Repeat only the lines below from the one containing "106.84224000000017 | 0.007 |" through the one containing "112.89600000000019 | 0.007 |", inclusive, exactly as written.

*** Exercise inputs Section Begins ***

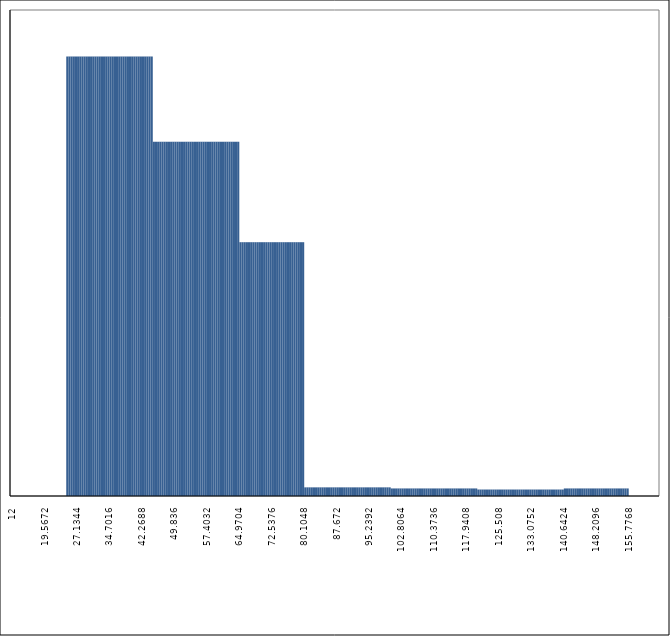
| Category | Series 0 |
|---|---|
| 12.0 | 0 |
| 12.504480000000001 | 0 |
| 13.008960000000002 | 0 |
| 13.513440000000003 | 0 |
| 14.017920000000004 | 0 |
| 14.522400000000005 | 0 |
| 15.026880000000006 | 0 |
| 15.531360000000006 | 0 |
| 16.035840000000007 | 0 |
| 16.54032000000001 | 0 |
| 17.04480000000001 | 0 |
| 17.54928000000001 | 0 |
| 18.05376000000001 | 0 |
| 18.558240000000012 | 0 |
| 19.062720000000013 | 0 |
| 19.567200000000014 | 0 |
| 20.071680000000015 | 0 |
| 20.576160000000016 | 0 |
| 21.080640000000017 | 0 |
| 21.585120000000018 | 0 |
| 22.08960000000002 | 0 |
| 22.59408000000002 | 0 |
| 23.09856000000002 | 0 |
| 23.60304000000002 | 0 |
| 24.107520000000022 | 0 |
| 24.612000000000023 | 0 |
| 25.116480000000024 | 0.407 |
| 25.620960000000025 | 0.407 |
| 26.125440000000026 | 0.407 |
| 26.629920000000027 | 0.407 |
| 27.134400000000028 | 0.407 |
| 27.63888000000003 | 0.407 |
| 28.14336000000003 | 0.407 |
| 28.64784000000003 | 0.407 |
| 29.15232000000003 | 0.407 |
| 29.656800000000032 | 0.407 |
| 30.161280000000033 | 0.407 |
| 30.665760000000034 | 0.407 |
| 31.170240000000035 | 0.407 |
| 31.674720000000036 | 0.407 |
| 32.17920000000004 | 0.407 |
| 32.68368000000004 | 0.407 |
| 33.18816000000004 | 0.407 |
| 33.69264000000004 | 0.407 |
| 34.19712000000004 | 0.407 |
| 34.70160000000004 | 0.407 |
| 35.20608000000004 | 0.407 |
| 35.710560000000044 | 0.407 |
| 36.215040000000045 | 0.407 |
| 36.719520000000045 | 0.407 |
| 37.224000000000046 | 0.407 |
| 37.72848000000005 | 0.407 |
| 38.23296000000005 | 0.407 |
| 38.73744000000005 | 0.407 |
| 39.24192000000005 | 0.407 |
| 39.74640000000005 | 0.407 |
| 40.25088000000005 | 0.407 |
| 40.75536000000005 | 0.407 |
| 41.259840000000054 | 0.407 |
| 41.764320000000055 | 0.407 |
| 42.268800000000056 | 0.407 |
| 42.77328000000006 | 0.407 |
| 43.27776000000006 | 0.407 |
| 43.78224000000006 | 0.407 |
| 44.28672000000006 | 0.407 |
| 44.79120000000006 | 0.407 |
| 45.29568000000006 | 0.328 |
| 45.80016000000006 | 0.328 |
| 46.30464000000006 | 0.328 |
| 46.809120000000064 | 0.328 |
| 47.313600000000065 | 0.328 |
| 47.818080000000066 | 0.328 |
| 48.32256000000007 | 0.328 |
| 48.82704000000007 | 0.328 |
| 49.33152000000007 | 0.328 |
| 49.83600000000007 | 0.328 |
| 50.34048000000007 | 0.328 |
| 50.84496000000007 | 0.328 |
| 51.34944000000007 | 0.328 |
| 51.85392000000007 | 0.328 |
| 52.358400000000074 | 0.328 |
| 52.862880000000075 | 0.328 |
| 53.367360000000076 | 0.328 |
| 53.87184000000008 | 0.328 |
| 54.37632000000008 | 0.328 |
| 54.88080000000008 | 0.328 |
| 55.38528000000008 | 0.328 |
| 55.88976000000008 | 0.328 |
| 56.39424000000008 | 0.328 |
| 56.89872000000008 | 0.328 |
| 57.40320000000008 | 0.328 |
| 57.907680000000084 | 0.328 |
| 58.412160000000085 | 0.328 |
| 58.916640000000086 | 0.328 |
| 59.42112000000009 | 0.328 |
| 59.92560000000009 | 0.328 |
| 60.43008000000009 | 0.328 |
| 60.93456000000009 | 0.328 |
| 61.43904000000009 | 0.328 |
| 61.94352000000009 | 0.328 |
| 62.44800000000009 | 0.328 |
| 62.952480000000094 | 0.328 |
| 63.456960000000095 | 0.328 |
| 63.961440000000096 | 0.328 |
| 64.4659200000001 | 0.328 |
| 64.9704000000001 | 0.328 |
| 65.4748800000001 | 0.235 |
| 65.9793600000001 | 0.235 |
| 66.4838400000001 | 0.235 |
| 66.9883200000001 | 0.235 |
| 67.4928000000001 | 0.235 |
| 67.9972800000001 | 0.235 |
| 68.5017600000001 | 0.235 |
| 69.0062400000001 | 0.235 |
| 69.5107200000001 | 0.235 |
| 70.0152000000001 | 0.235 |
| 70.51968000000011 | 0.235 |
| 71.02416000000011 | 0.235 |
| 71.52864000000011 | 0.235 |
| 72.03312000000011 | 0.235 |
| 72.53760000000011 | 0.235 |
| 73.04208000000011 | 0.235 |
| 73.54656000000011 | 0.235 |
| 74.05104000000011 | 0.235 |
| 74.55552000000012 | 0.235 |
| 75.06000000000012 | 0.235 |
| 75.56448000000012 | 0.235 |
| 76.06896000000012 | 0.235 |
| 76.57344000000012 | 0.235 |
| 77.07792000000012 | 0.235 |
| 77.58240000000012 | 0.235 |
| 78.08688000000012 | 0.235 |
| 78.59136000000012 | 0.235 |
| 79.09584000000012 | 0.235 |
| 79.60032000000012 | 0.235 |
| 80.10480000000013 | 0.235 |
| 80.60928000000013 | 0.008 |
| 81.11376000000013 | 0.008 |
| 81.61824000000013 | 0.008 |
| 82.12272000000013 | 0.008 |
| 82.62720000000013 | 0.008 |
| 83.13168000000013 | 0.008 |
| 83.63616000000013 | 0.008 |
| 84.14064000000013 | 0.008 |
| 84.64512000000013 | 0.008 |
| 85.14960000000013 | 0.008 |
| 85.65408000000014 | 0.008 |
| 86.15856000000014 | 0.008 |
| 86.66304000000014 | 0.008 |
| 87.16752000000014 | 0.008 |
| 87.67200000000014 | 0.008 |
| 88.17648000000014 | 0.008 |
| 88.68096000000014 | 0.008 |
| 89.18544000000014 | 0.008 |
| 89.68992000000014 | 0.008 |
| 90.19440000000014 | 0.008 |
| 90.69888000000014 | 0.008 |
| 91.20336000000015 | 0.008 |
| 91.70784000000015 | 0.008 |
| 92.21232000000015 | 0.008 |
| 92.71680000000015 | 0.008 |
| 93.22128000000015 | 0.008 |
| 93.72576000000015 | 0.008 |
| 94.23024000000015 | 0.008 |
| 94.73472000000015 | 0.008 |
| 95.23920000000015 | 0.008 |
| 95.74368000000015 | 0.008 |
| 96.24816000000015 | 0.008 |
| 96.75264000000016 | 0.008 |
| 97.25712000000016 | 0.008 |
| 97.76160000000016 | 0.008 |
| 98.26608000000016 | 0.008 |
| 98.77056000000016 | 0.008 |
| 99.27504000000016 | 0.008 |
| 99.77952000000016 | 0.008 |
| 100.28400000000016 | 0.008 |
| 100.78848000000016 | 0.007 |
| 101.29296000000016 | 0.007 |
| 101.79744000000017 | 0.007 |
| 102.30192000000017 | 0.007 |
| 102.80640000000017 | 0.007 |
| 103.31088000000017 | 0.007 |
| 103.81536000000017 | 0.007 |
| 104.31984000000017 | 0.007 |
| 104.82432000000017 | 0.007 |
| 105.32880000000017 | 0.007 |
| 105.83328000000017 | 0.007 |
| 106.33776000000017 | 0.007 |
| 106.84224000000017 | 0.007 |
| 107.34672000000018 | 0.007 |
| 107.85120000000018 | 0.007 |
| 108.35568000000018 | 0.007 |
| 108.86016000000018 | 0.007 |
| 109.36464000000018 | 0.007 |
| 109.86912000000018 | 0.007 |
| 110.37360000000018 | 0.007 |
| 110.87808000000018 | 0.007 |
| 111.38256000000018 | 0.007 |
| 111.88704000000018 | 0.007 |
| 112.39152000000018 | 0.007 |
| 112.89600000000019 | 0.007 |
| 113.40048000000019 | 0.007 |
| 113.90496000000019 | 0.007 |
| 114.40944000000019 | 0.007 |
| 114.91392000000019 | 0.007 |
| 115.41840000000019 | 0.007 |
| 115.92288000000019 | 0.007 |
| 116.42736000000019 | 0.007 |
| 116.9318400000002 | 0.007 |
| 117.4363200000002 | 0.007 |
| 117.9408000000002 | 0.007 |
| 118.4452800000002 | 0.007 |
| 118.9497600000002 | 0.007 |
| 119.4542400000002 | 0.007 |
| 119.9587200000002 | 0.007 |
| 120.4632000000002 | 0.007 |
| 120.9676800000002 | 0.006 |
| 121.4721600000002 | 0.006 |
| 121.9766400000002 | 0.006 |
| 122.4811200000002 | 0.006 |
| 122.9856000000002 | 0.006 |
| 123.4900800000002 | 0.006 |
| 123.9945600000002 | 0.006 |
| 124.4990400000002 | 0.006 |
| 125.00352000000021 | 0.006 |
| 125.50800000000021 | 0.006 |
| 126.01248000000021 | 0.006 |
| 126.51696000000021 | 0.006 |
| 127.02144000000021 | 0.006 |
| 127.52592000000021 | 0.006 |
| 128.0304000000002 | 0.006 |
| 128.53488000000021 | 0.006 |
| 129.03936000000022 | 0.006 |
| 129.54384000000022 | 0.006 |
| 130.04832000000022 | 0.006 |
| 130.55280000000022 | 0.006 |
| 131.05728000000022 | 0.006 |
| 131.56176000000022 | 0.006 |
| 132.06624000000022 | 0.006 |
| 132.57072000000022 | 0.006 |
| 133.07520000000022 | 0.006 |
| 133.57968000000022 | 0.006 |
| 134.08416000000022 | 0.006 |
| 134.58864000000023 | 0.006 |
| 135.09312000000023 | 0.006 |
| 135.59760000000023 | 0.006 |
| 136.10208000000023 | 0.006 |
| 136.60656000000023 | 0.006 |
| 137.11104000000023 | 0.006 |
| 137.61552000000023 | 0.006 |
| 138.12000000000023 | 0.006 |
| 138.62448000000023 | 0.006 |
| 139.12896000000023 | 0.006 |
| 139.63344000000023 | 0.006 |
| 140.13792000000024 | 0.006 |
| 140.64240000000024 | 0.006 |
| 141.14688000000024 | 0.007 |
| 141.65136000000024 | 0.007 |
| 142.15584000000024 | 0.007 |
| 142.66032000000024 | 0.007 |
| 143.16480000000024 | 0.007 |
| 143.66928000000024 | 0.007 |
| 144.17376000000024 | 0.007 |
| 144.67824000000024 | 0.007 |
| 145.18272000000024 | 0.007 |
| 145.68720000000025 | 0.007 |
| 146.19168000000025 | 0.007 |
| 146.69616000000025 | 0.007 |
| 147.20064000000025 | 0.007 |
| 147.70512000000025 | 0.007 |
| 148.20960000000025 | 0.007 |
| 148.71408000000025 | 0.007 |
| 149.21856000000025 | 0.007 |
| 149.72304000000025 | 0.007 |
| 150.22752000000025 | 0.007 |
| 150.73200000000026 | 0.007 |
| 151.23648000000026 | 0.007 |
| 151.74096000000026 | 0.007 |
| 152.24544000000026 | 0.007 |
| 152.74992000000026 | 0.007 |
| 153.25440000000026 | 0.007 |
| 153.75888000000026 | 0.007 |
| 154.26336000000026 | 0.007 |
| 154.76784000000026 | 0.007 |
| 155.27232000000026 | 0.007 |
| 155.77680000000026 | 0.007 |
| 156.28128000000027 | -0.998 |
| 156.78576000000027 | -0.998 |
| 157.29024000000027 | -0.998 |
| 157.79472000000027 | -0.998 |
| 158.29920000000027 | -0.998 |
| 158.80368000000027 | -0.998 |
| 159.30816000000027 | -0.998 |
| 159.81264000000027 | -0.998 |
| 160.31712000000027 | -0.998 |
| 160.82160000000027 | -0.998 |
| 161.32608000000027 | -0.998 |
| 161.83056000000028 | -0.998 |
| 162.33504000000028 | -0.998 |
| 162.83952000000028 | -0.998 |

*** Exercise inputs Section Ends ***

• [Response for this exercise]
| 106.84224000000017 | 0.007 |
| 107.34672000000018 | 0.007 |
| 107.85120000000018 | 0.007 |
| 108.35568000000018 | 0.007 |
| 108.86016000000018 | 0.007 |
| 109.36464000000018 | 0.007 |
| 109.86912000000018 | 0.007 |
| 110.37360000000018 | 0.007 |
| 110.87808000000018 | 0.007 |
| 111.38256000000018 | 0.007 |
| 111.88704000000018 | 0.007 |
| 112.39152000000018 | 0.007 |
| 112.89600000000019 | 0.007 |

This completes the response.